The effect is that the average lorry load is decreasing, but drivers are making more frequent deliveries.

Ball says that the increading number of lorry journeys heightens the importance of risk management for hauliers. "We are heavily involved in driver training, and use a number of speciailist companies to evaluate the skills of fleet drivers."

Allianz Cornhill currently applies risk management on a selective basis. "We tend to take a bespoke approach to each risk, as risk management is just one of a number of underwriting tools we use."

However, Ball warns of a recent disturbing trend that could set back the improving safety record of fleet operators. "More and more fleet operators are being tempted into taking reduced cover or higher excess levels in order to offset rising premiums in the market."

Zurich Commercial has adopted the approach of reducing costs by settling claims quickly. It has developed a fast-track programme for settling whiplash injury claims from motor accidents, which it estimates has reduced damages payouts by 25%: a £2m saving by the end of 2000. The programme speeds up the settlement of claims by providing rapid rehabilitation treatment to whiplash victims, thereby reducing long-term damage and reducing claims costs.

As with all risk management, lateral thinking and innovation will deliver the rewards.

Mike Cooper gets fit for the road
After seven years of accident-free motoring, I thought I had little need to polish up my driving skills. But this smug opinion was put to the test when I signed up for a defensive driving course with Paul Ripley Drive.

From its base at Brands Hatch, the company coaches fleet drivers and, more excitingly, test drivers for manufacturers including Aston Martin and Cosworth.

My defensive driving instructor was called Kevin. He concentrated on road positioning, speed and anticipating hazards. Kevin's key to better driving is to read the road ahead, and communicate with other drivers - for example by making greater use of your car's brake lights to signal that you are slowing down when approaching a junction.

Kevin's memorable sayings include "Cold car, cold head" : this means that a car with white exhaust fumes should be treated with caution as neither car nor driver have had time to warm up yet.

"Don't say hello if there is no-one in", means don't indicate if there is no other traffic.

At my debriefing Paul Ripley discussed the role of defensive driving. He said the majority of traffic accidents were caused by rear-end shunts at junctions or roundabouts.

"The key to defensive driving is adequate spacing and driver awareness - that is anticipating other drivers' actions."

He went on to outline steps fleet operators can take towards a safer driving regime.

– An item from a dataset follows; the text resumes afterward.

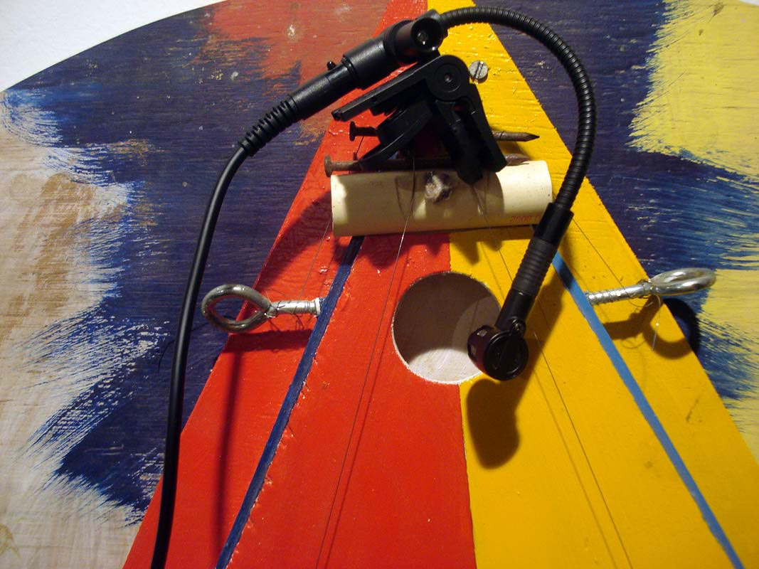 Obra interativa de Chico Machado. O artista está na foto. Museu do Trabalho, Porto Alegre.

It can begin by senior managers issuing their fleet drivers with a copy of the Highway Code accompanied by a letter which emphasises the importance to the firm of safe driving. This could be followed by a series of safety seminars that cover basic driving skills such driving at the right speed.

The third step to improving driving safety is for the fleet operator to check their drivers' licences every six months - to detect any driving convictions or endorsements.